Property for each oligonucleotide set created for the custom mouse array
| ArrayOligoSelector | CommOligo | Mprime | OligoArray | OligoFacktory | OligoPicker | OligoWiz | PICKY | ROSO | YODA | |
|---|---|---|---|---|---|---|---|---|---|---|
| Probe number | 1421 | 1392 | 1299 | 1383 | 580 | 1256 | 1421 | 1042 | 1163 | 1420 |
| Probe size | 50.0 ± 0 | 50.0 ± 0 | 50.0 ± 0 | 50.2 ± 0.46 | 51.5 ± 0.74 | 50.0 ± 0 | 49.9 ± 3.71 | 51.0 ± 0.84 | 50.0 ± 0 | 50.0 ± 0 |
| Specificity (%) | 94.23 | 81.82 | 78.06 | 82.21 | 80.34 | 98.89 | 83.11 | 98.46 | 78.59 | 81.83 |
Mean and standard deviation for probe size. Specificity is calculated counting the number of unique hits found with an identity ≥75% all along the probe.
Figure 1.Comparison of the sensitivity of the oligonucleotides designed for the custom mouse array. For each oligonucleotide set created we plot the distribution for all oligonucleotides in the set of Tm (A) and free energies of the most probable secondary structure (B). The name of the software used for design is displayed on the x-axis. AOS stands for ArrayOligoSelector.

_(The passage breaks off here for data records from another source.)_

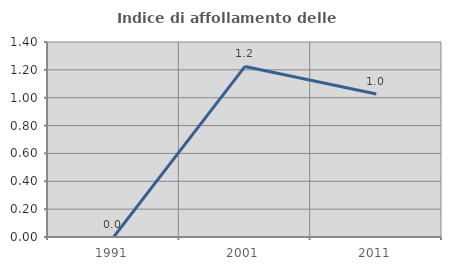
| Category | Indice di affollamento delle abitazioni  |
|---|---|
| 1991.0 | 0 |
| 2001.0 | 1.224 |
| 2011.0 | 1.027 |
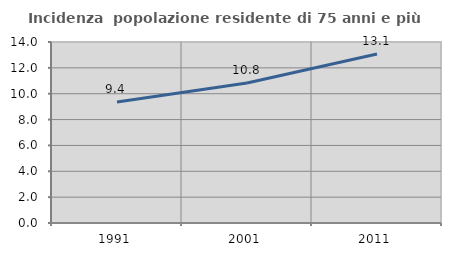
| Category | Incidenza  popolazione residente di 75 anni e più |
|---|---|
| 1991.0 | 9.362 |
| 2001.0 | 10.831 |
| 2011.0 | 13.067 |
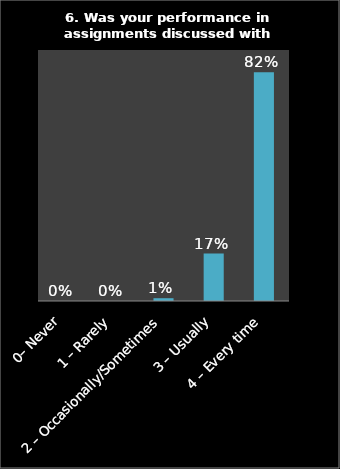
| Category | Series 0 |
|---|---|
| 0– Never | 0 |
| 1 – Rarely | 0 |
| 2 – Occasionally/Sometimes | 0.01 |
| 3 – Usually | 0.17 |
| 4 – Every time | 0.82 |
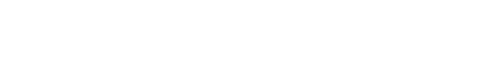
| Category | oui | non |
|---|---|---|
| 0.0 | 0 | 0 |
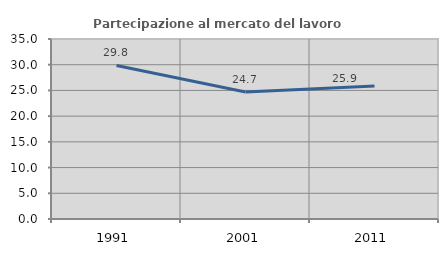
| Category | Partecipazione al mercato del lavoro  femminile |
|---|---|
| 1991.0 | 29.849 |
| 2001.0 | 24.696 |
| 2011.0 | 25.878 |

Figure 2.Evaluation of custom oligonucleotide specificity. (A) Duplex free energies between oligonucleotides and their best off-target hit. (B) Distribution of the distance between the 5′ of the oligonucleotide and the 3′ of the target gene sequence for each designed oligoset. The name of the software used for design is displayed on the x-axis. AOS stands for ArrayOligoSelector.
Figure 3.Comparison of the sensitivity of the oligonucleotides designed for tiling array. For each oligonucleotide set created we plot the distribution for all oligonucleotides in the set of Tm (A), GC percent (B) and free energies of the most probable secondary structure (C).

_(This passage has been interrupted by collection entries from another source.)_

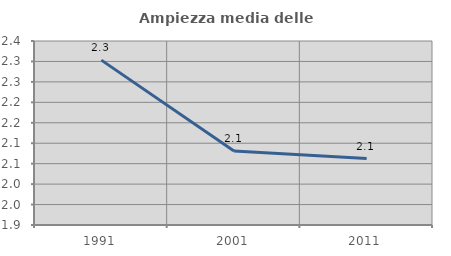
| Category | Ampiezza media delle famiglie |
|---|---|
| 1991.0 | 2.303 |
| 2001.0 | 2.081 |
| 2011.0 | 2.063 |
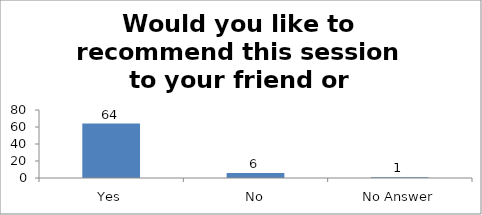
| Category | Would you like to recommend this session to your friend or colleague? |
|---|---|
| Yes | 64 |
| No | 6 |
| No Answer | 1 |

Figure 4.Evaluation of tiling oligonucleotide specificity. (A) Distribution of the distance in base pair between oligonucleotide that follows each other on the tiling path. (B) Distribution of the number of oligonucleotide by transcript. (C) Distribution of the number of BLAST hits by oligonucleotide using the parameters described in the ‘Material and methods’ section. The y-axis is log scaled. To clearly display these distributions we removed all oligonucleotides with only one hit.